Work to be completed:
When you transcribe the listing, keep each line exact and drop the pictures.
------ Data ------
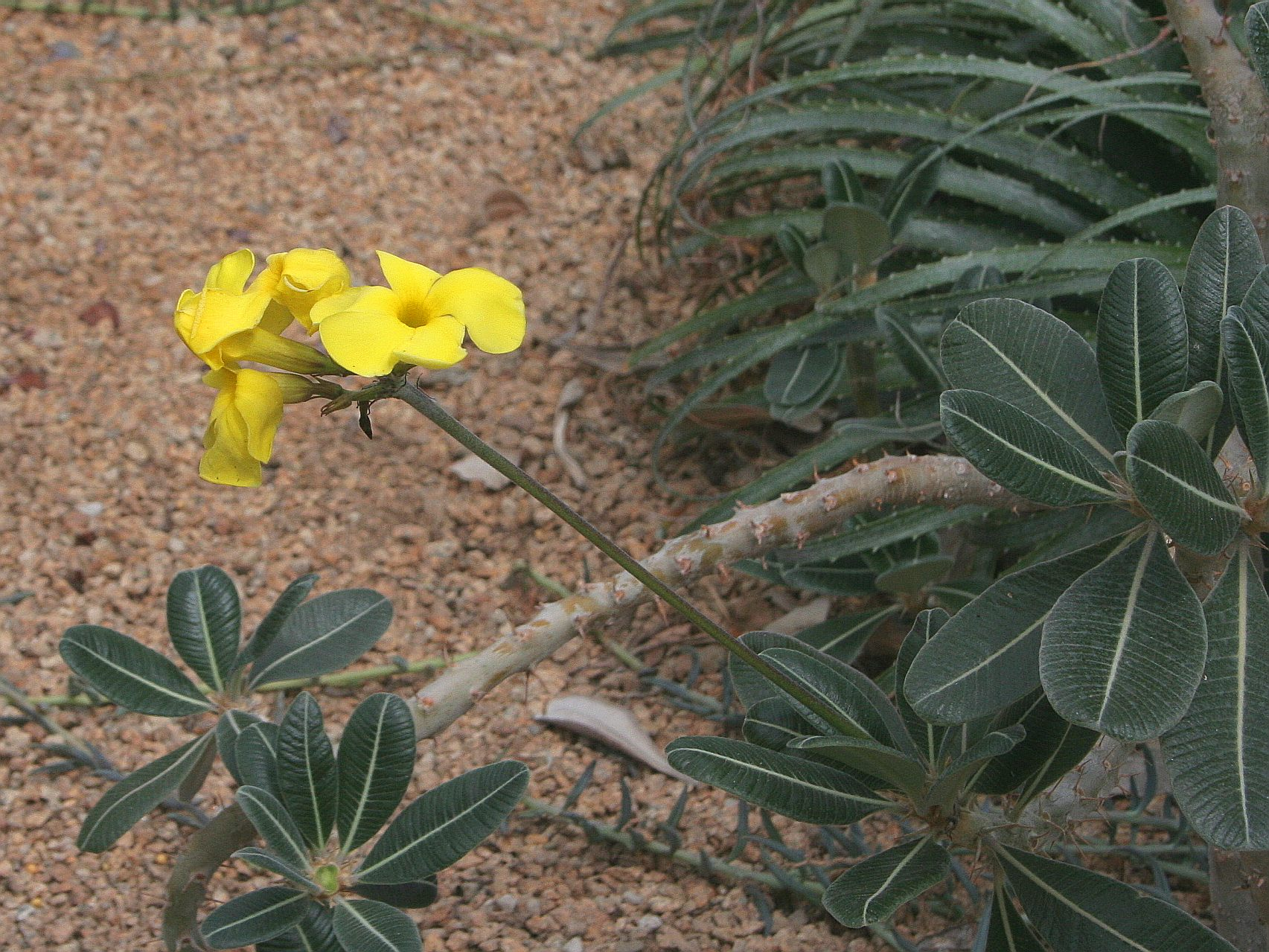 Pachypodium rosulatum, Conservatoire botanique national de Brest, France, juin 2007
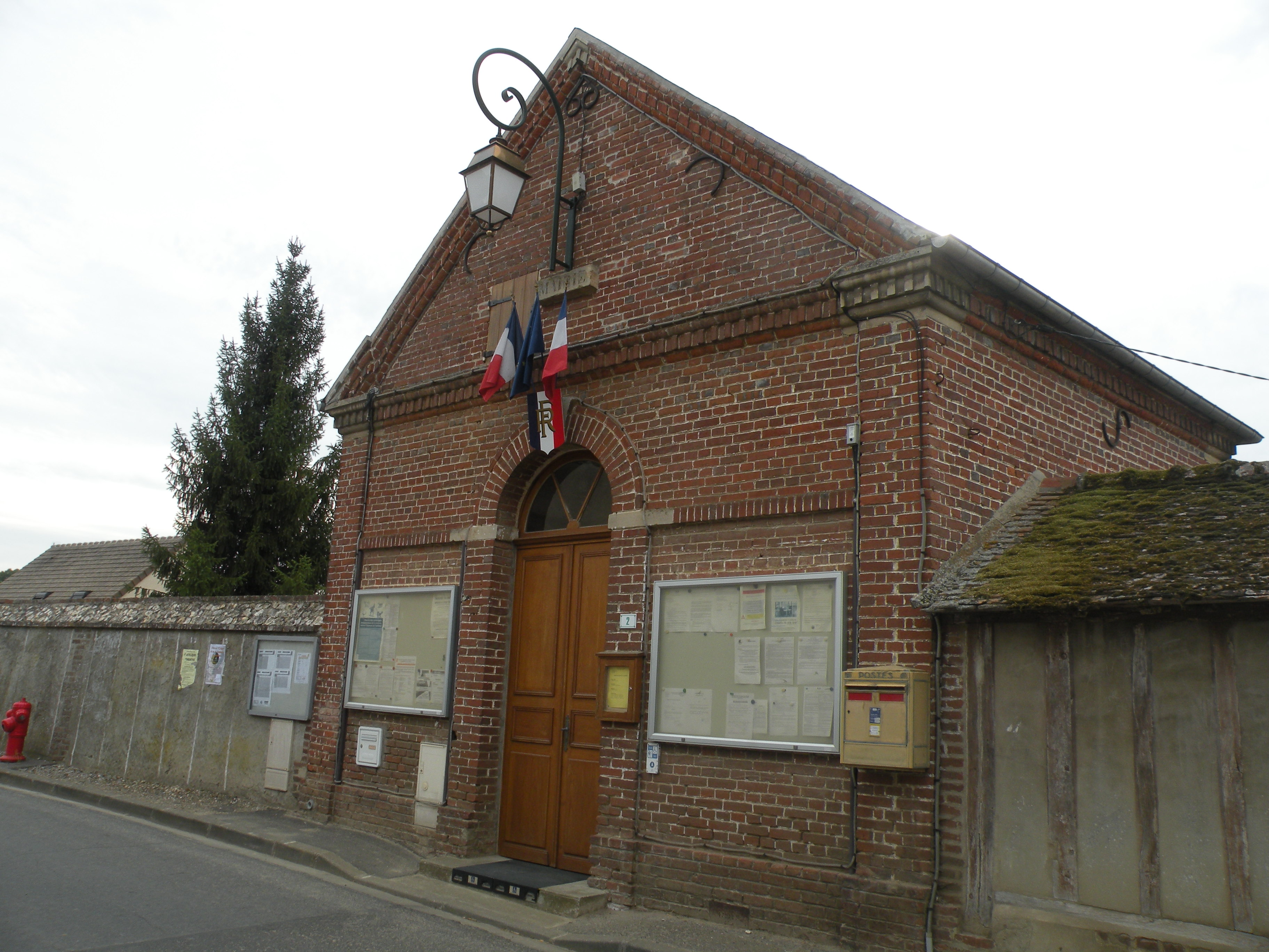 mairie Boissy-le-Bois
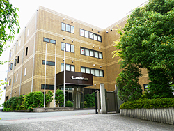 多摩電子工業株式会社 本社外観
------
Output of the exercise:
 Pachypodium rosulatum, Conservatoire botanique national de Brest, France, juin 2007
 mairie Boissy-le-Bois
 多摩電子工業株式会社 本社外観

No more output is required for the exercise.